The DDSM data was saved with each scan in separate subfolders. To streamline the process, I used a script to copy the contents of each subdirectory to a single directory, which I could then run through the conversion process. Once the images were converted I copied the PNGs to a separate directory.

One of the scanners (DBA) had what I presume to be personal information on the scans cut out to leave chunks of white pixels. To remove the possibility of this being used by a ConvNet I programmatically replaced all white pixels with black pixels after I had reviewed the images to ensure that no pure white pixels would appear.

Once the images had been converted and saved into single directories, function mammo_utils.create_slices() was used to create usable data. This function takes the path to the directory as input, generates a list of the images in the directory, and then feeds each image to mammo_utils.slice_normal_image(). This function processes each image as follows:

 1. The PNG image is read in and converted to RGB. The image is then scaled down to half size.
 2. A 7% margin is trimmed from the sides of each image to eliminate the white borders that occur in many scans.
 3. Each image is cut into 299x299 tiles with a stride of 299.
 4. The list of tiles is looped through and if the tile meets certain conditions it is added to the list of usable tiles.
 5. The conditions each tile must meet are to ensure that the image does not contain mostly black background and contains usable content. This is done by setting lower and upper thresholds on the mean and variance of each image. The thresholds were determined by manually reviewing the tiles and their corresponding means and variances.
 
Once the tiles are created, the tiles from each of the scanners are combined, shuffled and saved in multiple batches to keep the files at reasonable sizes.

## MIAS Data

Since the MIAS data was the dataset I originally planned to work with I wanted to try to use it for this project. The MIAS data differs significantly from both of the DDSM datasets used, so had to be processed in order to be usable.

The biggest difference is that the MIAS data is all 1024x1024 images, with the scan horizontally centered in the image. The DDSM images were full sized. In order to have the images on similar scales I calculated the average size of the DDSM images, factored in the fact that I would be scaling each image down by half the get the ROI to fit in a 299x299 tile, and came up with a factor of 2.5 by which the MIAS images need to be scaled up.

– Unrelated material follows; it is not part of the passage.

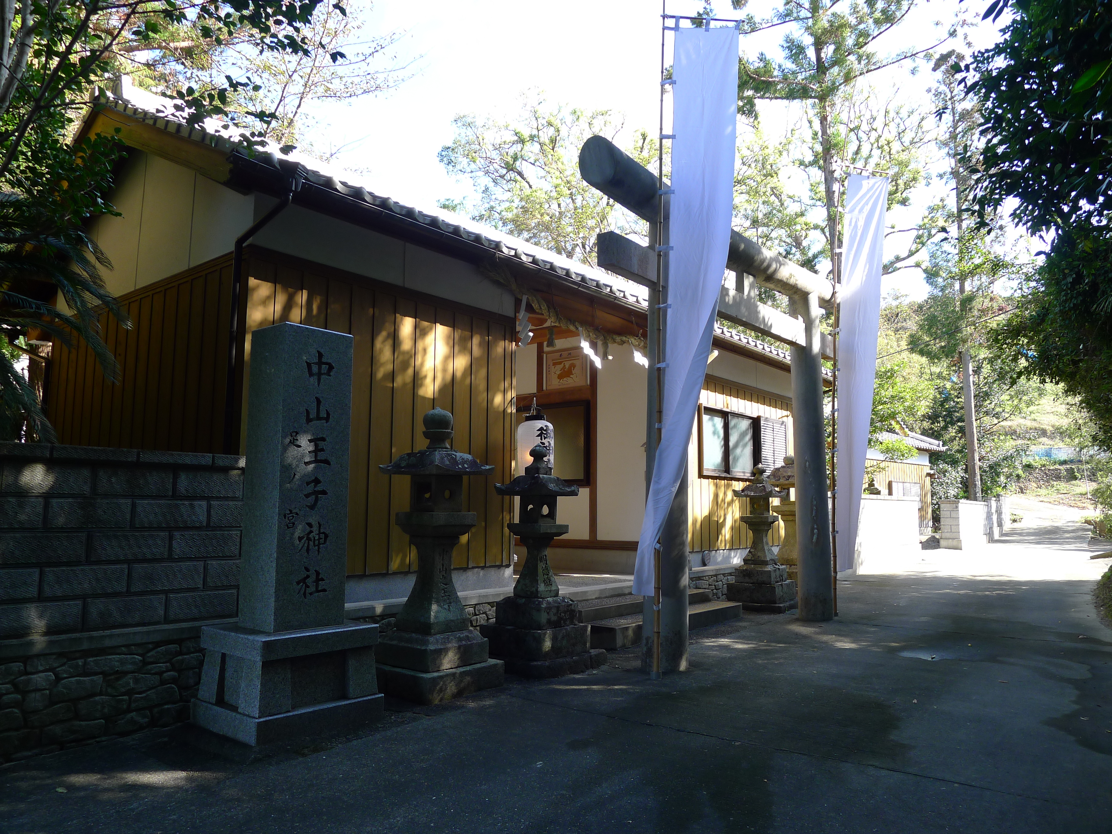 熊野古道・紀伊路の九十九王子の一つ切目中山王子を祀る中山王子神社（和歌山県印南町）

Another difference was that the MIAS data had the ROI identified by a center and a radius as opposed to a mask. Originally the script for processing the CBIS-DDSM images returned two sets of coordinates to outline a square surrounding the ROI. I realized that this could result in the data being substantially different so I updated the scripts for creating the CBIS images to return a center and the size of the ROI so that the same process could be applied to the MIAS data.

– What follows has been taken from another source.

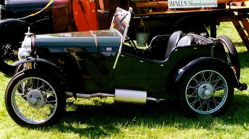 Austin Seven 2-Seater Open 1929

I then wrote functions to apply the same methods used to process the DDSM and CBIS-DDSM data to the MIAS data. For each image, if the scan was normal it was cut into tiles as the DDSM data is, and if abnormal the ROI is extracted using the same procedure as the CBIS-DDSM data.

My original plan was to use the MIAS data as a test data set, but after reviewing the tiles created from each dataset this was abandoned as the MIAS data appeared somehow different from the DDSM data. This was confirmed by the fact that a model which was trained on the DDSM data and performed well on the validation data performed terribly on the MIAS data.

At the moment the MIAS data is being added to the training dataset, but I may remove it and just use the DDSM data as I am unsure if the datasets are sufficiently similar to be combined. The very small size of the MIAS data should make it's inclusion or exclusion largely irrelevant.